Vascular surgeon Dr. Toufic Imam and Dr. Patricia Furey, chief of vascular surgery at Catholic Medical Center (center), with the vascular surgery team at CMC. Courtesy photo.


She notes, due to tech advances, these are therapies that can be offered as outpatient services. And busy patients want convenience and ease of access. It also means that diagnoses and treatments are less invasive, so it is safer, less expensive and leads to quicker recovery.

Tech Investment
Hospitals also are increasingly using technology, such as robots, to assist in joint replacement surgeries. It’s also common for practitioners to communicate with patients via telehealth.

“Medicine, in general, continues to become more specialized,” says O’Sullivan. “And with that comes more research, more technology and more highly customized diagnoses and treatments.”

She says there are more advancements in less invasive ways to diagnose and treat patients. “At CMC, that’s what we’ve focused on,” O’Sullivan says, “Health-care organizations have to continue to invest and re-invest to make sure you’re providing the absolute best quality care.”

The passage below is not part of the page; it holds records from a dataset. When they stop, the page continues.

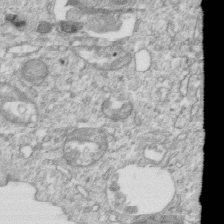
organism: Mouse
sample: Activated OT-1 CD8+ T cells
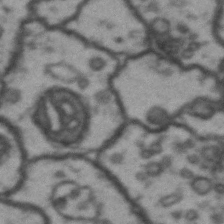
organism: Drosophila
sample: Brain
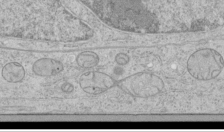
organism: Human
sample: Mitochondria in HCT116 cells
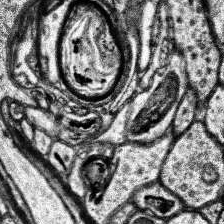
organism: Human
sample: Temporal Lobe
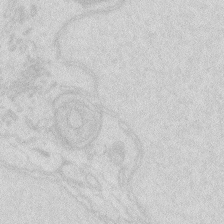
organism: Zebrafish
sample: Macrophage
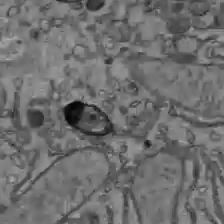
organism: C57BL Mouse
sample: Liver
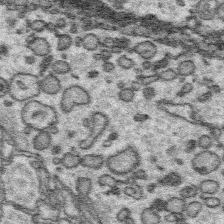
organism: Platynereis dumerilii
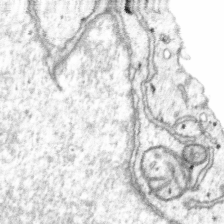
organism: Human
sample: HeLa cells
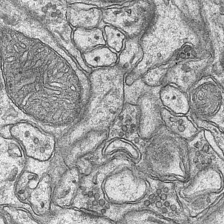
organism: Mouse
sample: CA1 Hippocampus
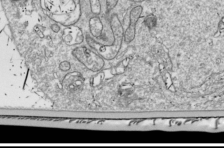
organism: Drosophila
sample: Cell division; meiosis; drosophila spermatocytes
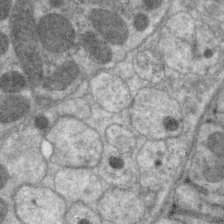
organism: C. elegans
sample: Pharynx
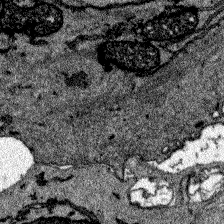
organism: Zebrafish
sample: Larval olfactory bulb
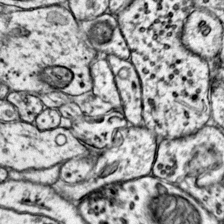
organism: Mouse
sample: Primary visual cortex
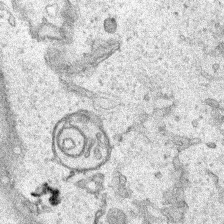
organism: Human
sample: Mitochondria in HCT116 cells
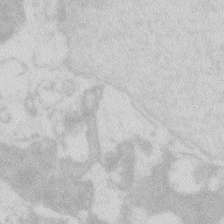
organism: Zebrafish
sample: Macrophage
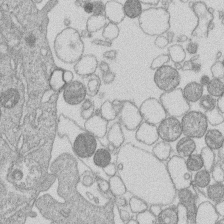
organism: Human
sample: Macrophage cells
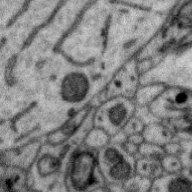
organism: Zebra finch
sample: Brain
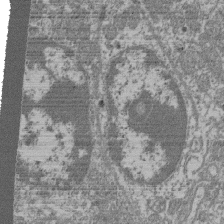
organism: Mouse
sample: Glomerulus
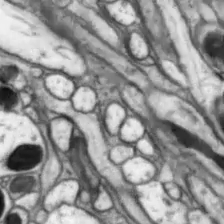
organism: Drosophila
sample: Optic lobe
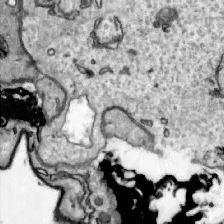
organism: Zebrafish
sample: Actinotrichia fibers
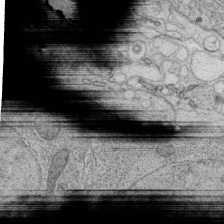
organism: C. elegans
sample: C. elegans oocyte; sperm cells
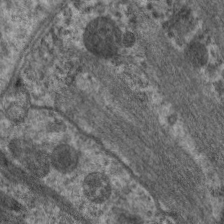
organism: C. elegans
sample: Pharynx
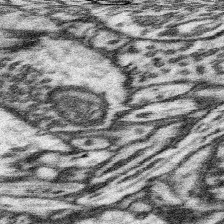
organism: Mouse
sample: Somatosensory cortex neuropil
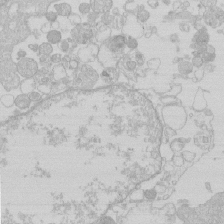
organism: Human
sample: Macrophage cells
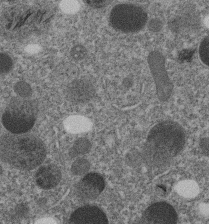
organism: C. elegans
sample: C. elegans embryo early stage
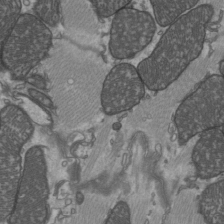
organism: C57BL Mouse
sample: Heart
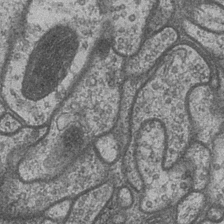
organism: Drosophila
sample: Optic medulla
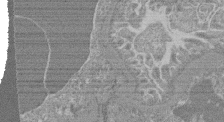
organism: Mouse
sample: Glomerulus
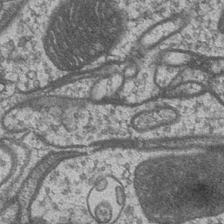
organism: Drosophila
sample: Optic medulla
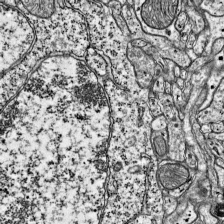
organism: Mouse
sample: Visual Cortex
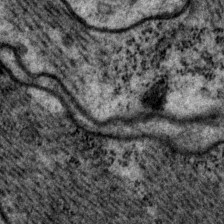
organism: P. pacificus
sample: Pharynx
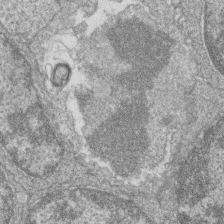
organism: Zebrafish
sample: Cilia; retinal pigment epithelium
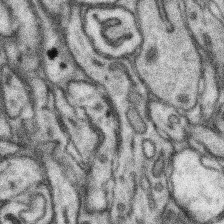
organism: Mouse
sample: Somatosensory cortex neuropil
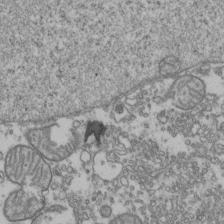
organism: Human
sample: Activated Jurkat CD4+ T cells
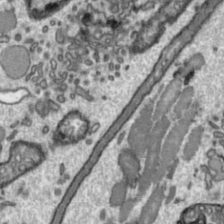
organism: Toxoplasma gondii
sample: Parasites in a vacuole inside a host cell
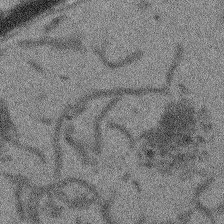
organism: Arabidopsis thaliana
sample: Root tip
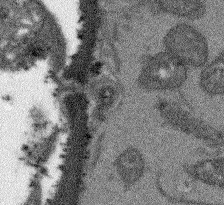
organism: Arabidopsis thaliana
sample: Root tip
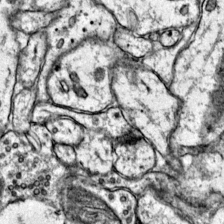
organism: Mouse
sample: Primary visual cortex
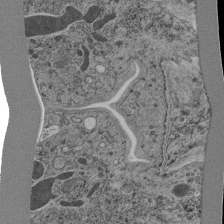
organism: C. elegans
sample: C. elegans pharynx
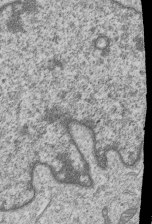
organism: Human
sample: MDA-MB-231 cells
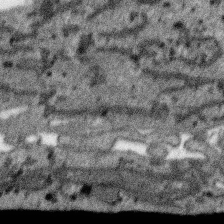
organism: Human
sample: Lung epithelial cells infected with SARS-CoV-2
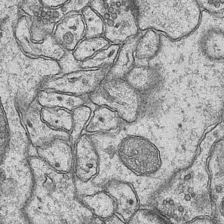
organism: Mouse
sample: CA1 Hippocampus
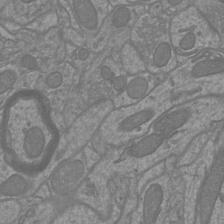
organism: Mouse
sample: Cortical neurons
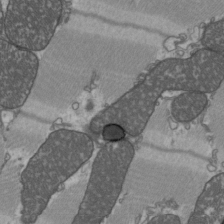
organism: C57BL Mouse
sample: Heart
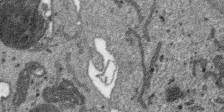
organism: Human
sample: Lung epithelial cells infected with SARS-CoV-2
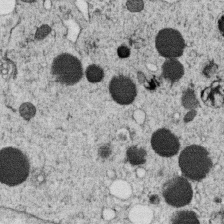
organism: C. elegans
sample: C. elegans oocyte; sperm cells
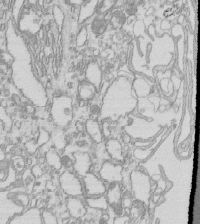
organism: Mouse
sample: Macrophages
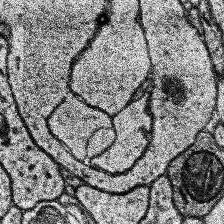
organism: Human
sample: Temporal Lobe
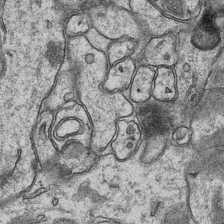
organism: Mouse
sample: CA1 Hippocampus
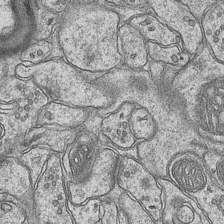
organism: Mouse
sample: CA1 Hippocampus
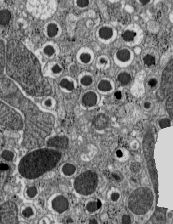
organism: C57BL Mouse
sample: Pancreatic islet
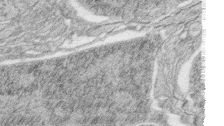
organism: Zebrafish
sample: synaptic ribbons in rod cells and cone cells
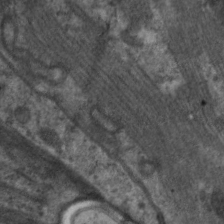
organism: C. elegans
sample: Pharynx
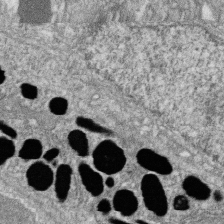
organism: Zebrafish
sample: Cilia; retinal pigment epithelium
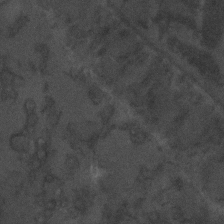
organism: C. elegans
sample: C. elegans embryo
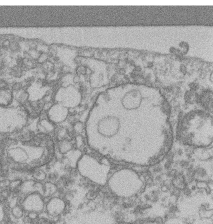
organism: Mouse
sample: T cell stromal cell synapse
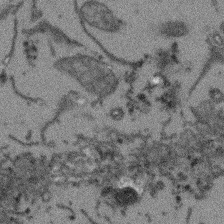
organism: Arabidopsis thaliana
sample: Root tip
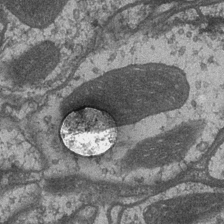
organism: Drosophila
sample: Optic medulla
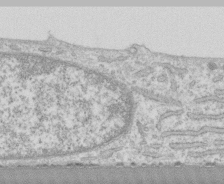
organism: Human
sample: CRL-1474
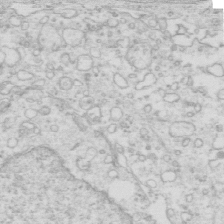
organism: Mouse
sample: Multiciliated cells
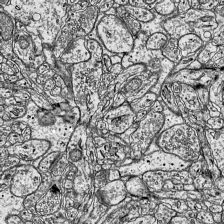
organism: Mouse
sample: Visual Cortex
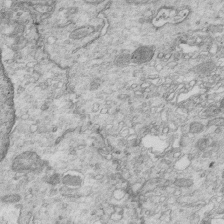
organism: Mouse
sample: Multiciliated cells
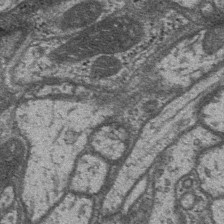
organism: Drosophila
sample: Optic medulla
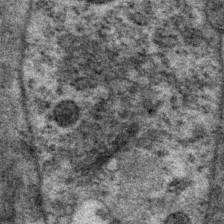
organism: P. pacificus
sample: Pharynx
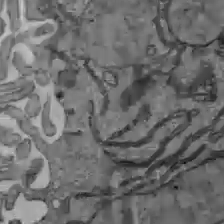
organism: C57BL Mouse
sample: Liver
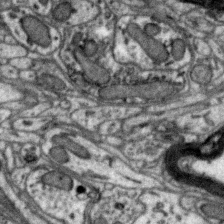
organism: Zebra finch
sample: Brain
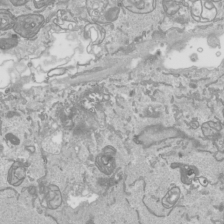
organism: Human
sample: Mitochondria in HCT116 cells
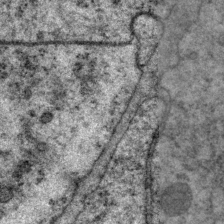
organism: P. pacificus
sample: Pharynx
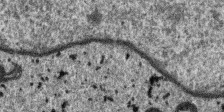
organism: Human
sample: Lung epithelial cells infected with SARS-CoV-2

Earlier this year, the New England Heart & Vascular Institute at CMC became one of the first in New England to use a new minimally invasive surgery to treat patients with thoracic aortic disease. The surgery uses what is called the Valiant Navion Stent Graft System, which can be placed through a catheter into the thoracic aorta to treat aneurysms and other diseases of the aorta. The graft is smaller and is helpful for female patients, in particular, who have smaller blood vessels, according to cardiovascular surgeon David Caparrelli. This technology also can help some patients avoid open heart surgery, he says.

Portsmouth Regional Hospital is using new technology to offer guided personalized surgery for shoulder replacements.

ExactechGPS Guided Personalized Surgery allows surgeons to combine preoperative planning with intraoperative computer-assisted technology.

The technology’s preoperative planning tool allows surgeons to understand the patient’s anatomy before the surgery and make a plan through virtual simulation. Surgeons then can execute their plan in real time during the surgery, based on a 3-D anatomical model of the patient’s shoulder, and make adjustments as needed.

In August, Dartmouth opened a new Tele-Intensive Care Unit Hub aimed at helping rural hospitals provide care to critically ill patients. The hub, located in a newly renovated space at Dartmouth-Hitchcock Medical Center in Lebanon, has two-way, interactive audiovisual technology and is staffed with board-certified intensivists, who are physicians and critical care nurses with advanced training in treatment of critically ill patients.  


Dartmouth-Hitchcock’s Telehealth technology in use. Courtesy photo.


The team can collaborate with bedside clinicians in rural hospitals to provide real-time care, support, monitoring and clinical consultations.

By using telehealth technology, the hospital is able to reduce “the number of patients requiring transfers to high-acuity hospitals, such as Dartmouth-Hitchcock Medical Center,” says Kevin Curtis, medical director of Dartmouth-Hitchcock’s Center for Telehealth. “This is beneficial not only to patients, but also to their loved ones.”